I honestly can’t see this as a viable solution. Despite appalling government performance in in regulating environmental toxins, repealing all government regulation would allow corporations to fill our air, waterways and food chain with even more toxic chemicals than they do now.  I tend to draw a different conclusion: that monopoly capitalism can’t be reformed via regulation and needs to be dismantled altogether.

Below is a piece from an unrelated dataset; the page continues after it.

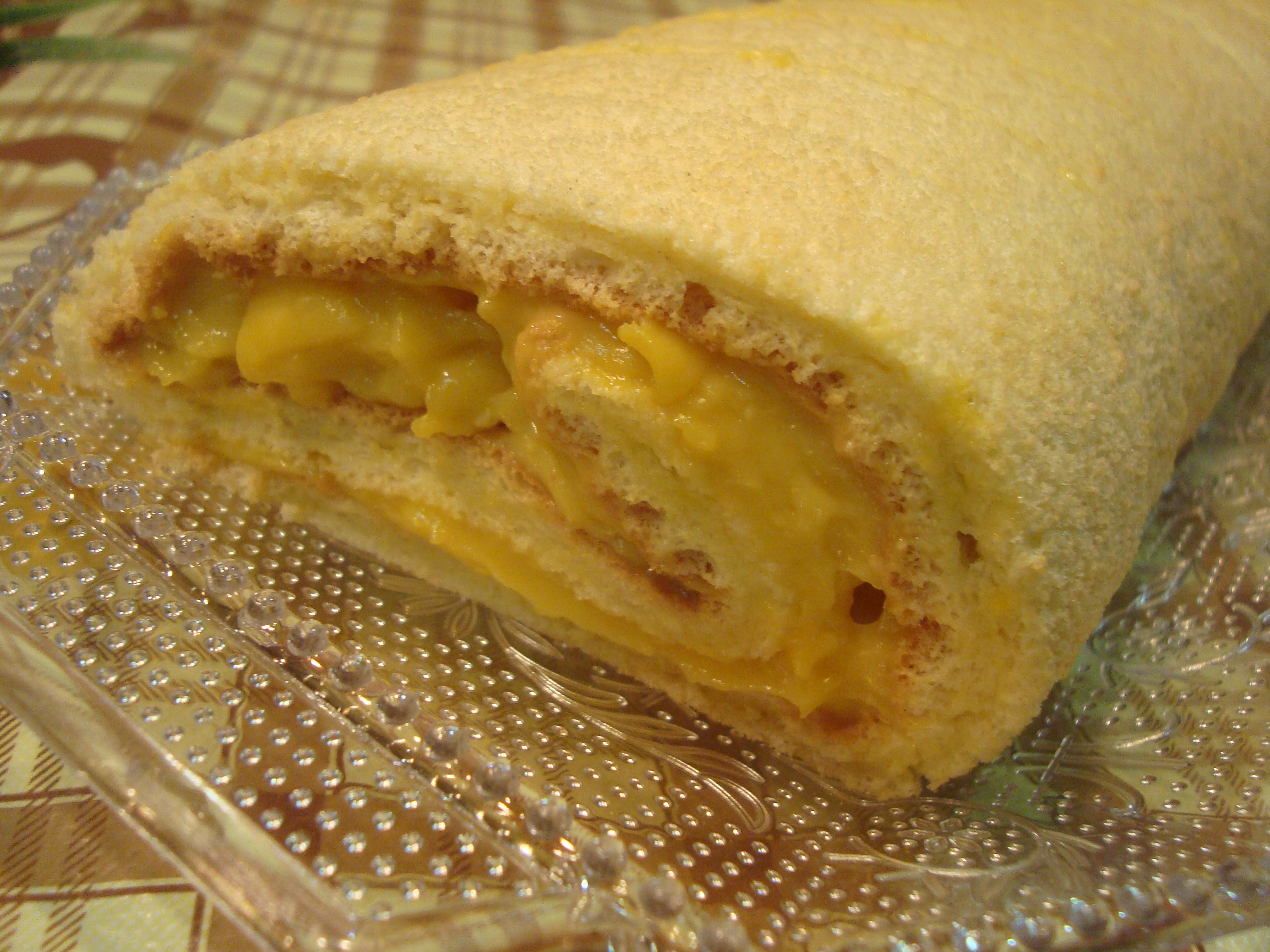 El brazo de gitano es un alimento típico de la repostería dulce valenciana

Examples of federal regulations that harm consumers to serve corporate interests are

  • The FDA ban on raw milk (which contains numerous beneficial gut bacteria that are destroyed by pasteurization).*
  • The FDA ban on farmers butchering or curing their own meat.
  • The CDC campaign to make vaccinations compulsory.
  • The federal ban on cannabis, despite its approval in more than half the states for medical and/or recreational reasons (which significantly benefits the alcohol, cigarette, and pharmaceutical industries).
  • The 2008 federal bail out of the big banks that caused the global economic crash, enabling them to foreclose and take possession of millions of American homes.

*According to the filmmakers, the milk industries operates on a very thin profit margin, and the strong public demand for raw milk potentially threatens their bottom line.